CATHY WURZER: I'm glad you brought up the legislative session last year. But there's also this session that ends in less than a week. I know there are a couple of bills you're following closely. What are they?

SUE ABDERHOLDEN: Mainly, we're trying to look at funding for our mental health system. So last session, they did provide a 3% increase to mental health providers. But they said, well, we want to wait to see what the rates report says. So they did come back this session with the rates [AUDIO OUT] grossly underpay many, many mental health services, which is why it's so difficult, right, for providers to find people to actually do the work. But of course, this year, there isn't as much money. So we are trying to get as much money as we can into increasing rates.

But there are also some grant programs that we're going to face a deep cliff. One of them being our school-linked mental health grants, which is a very popular, very effective program where mental health providers co-locate in the schools so that we can really reach kids where they're at and eliminate barriers for families, such as transportation and taking off of work. So that's one of the things.

One of the other things is that the hardest part of my job is when I have families call me and they say they can see their loved one is getting worse, the symptoms are getting stronger. And when they call the county, the county says, well, unless they're a danger to themselves or others and they'll take treatment voluntarily, there's nothing we can do.

And so we have language that would actually create a grant program where we could go out and actually try to engage that person into treatment, a peer specialist, something like that, and follow along for 90 days. We could also help the family know about suicide prevention, how to talk to your loved one when they're hearing voices or have delusional thoughts. And we really think we could intervene much earlier than we're able to do right now.

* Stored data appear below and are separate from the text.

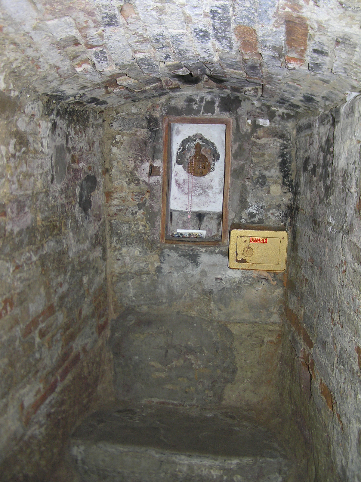 Scranno di Sant'Ellero, nel sacello dove il Santo si ritirava a pregare. Da secoli viene utilizzato dai fedeli come "rimedio popolare", unito alla preghiera, contro il mal di schiena.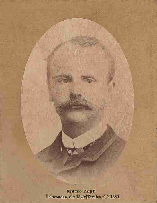 Enrico Zopfi (1849-1881) figlio di Gioachino e di Anna Maria Aebli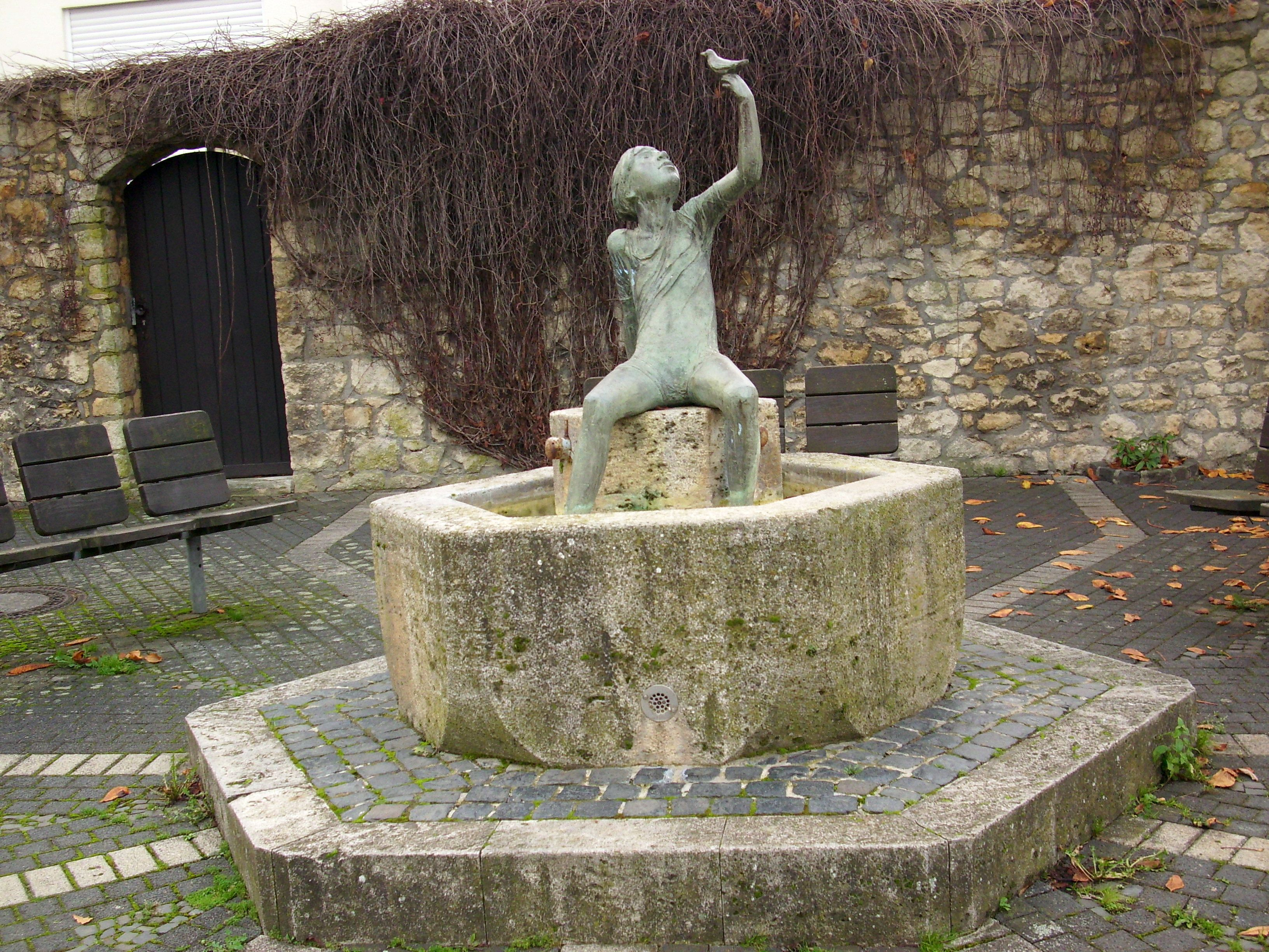 Weitgehend unversehrt überlieferte kleinbäuerlich geprägte Baustruktur des Ortskern in seiner Ausdehnung im frühen 19. Jahrhundert mit Zwei-, Drei- und Vierseithöfen. Hier der Dorfplatz mit „Lerchenbub“-Brunnen von Reinhold Petermann.

CATHY WURZER: But, of course, Sue, we've been talking about the lack of inpatient beds. Are you looking at outpatient treatment then in something like that?

SUE ABDERHOLDEN: Definitely outpatient treatment. The Senate actually has some funding for inpatient mental health services, a couple of million dollars to help when you have high Medicaid claims. But we really need to come in next session, although I know there isn't necessarily going to be a lot of money next session either, and really address the rates for our mental health services. You were right in saying that the needs are greatly increased. And we have to figure out a way to meet them.

CATHY WURZER: What are other states doing that Minnesota might want to look to? Any other models that look interesting?

SUE ABDERHOLDEN: I think everyone is struggling with this, to be honest, Cathy. Some states really rely just on state-operated programs, which is not something that we want to do. I mean, Eisenhower had one of the largest [AUDIO OUT] of all the presidents. And one of the things he said in that report is that every hospital should have an inpatient psych unit so people can get care closer to home. And with telehealth these days, too, I think we could do better.

One of the things that we do that other states don't do is have residential treatment facilities. So we have about 60 of them across the state of Minnesota for adults. They're called IRTs, Intensive Residential Treatment. And it really is a good place for people to step down when they need longer term care. And again, those are going to be closer to their communities.

Other states have a few more first episode of psychosis programs. But to be honest, we're usually still in the top 10 of services that we provide compared to other states. There's no other state I would move to, to be honest. We're still doing better than most. And that's disheartening in some ways.

CATHY WURZER: Well, Sue, I'm glad you joined us to talk about what's happening out there. I appreciate it. Good to talk with you. Thank you.


CATHY WURZER: Sue Abderholden's been with us. She's the executive director of the National Alliance on Mental Illness Minnesota.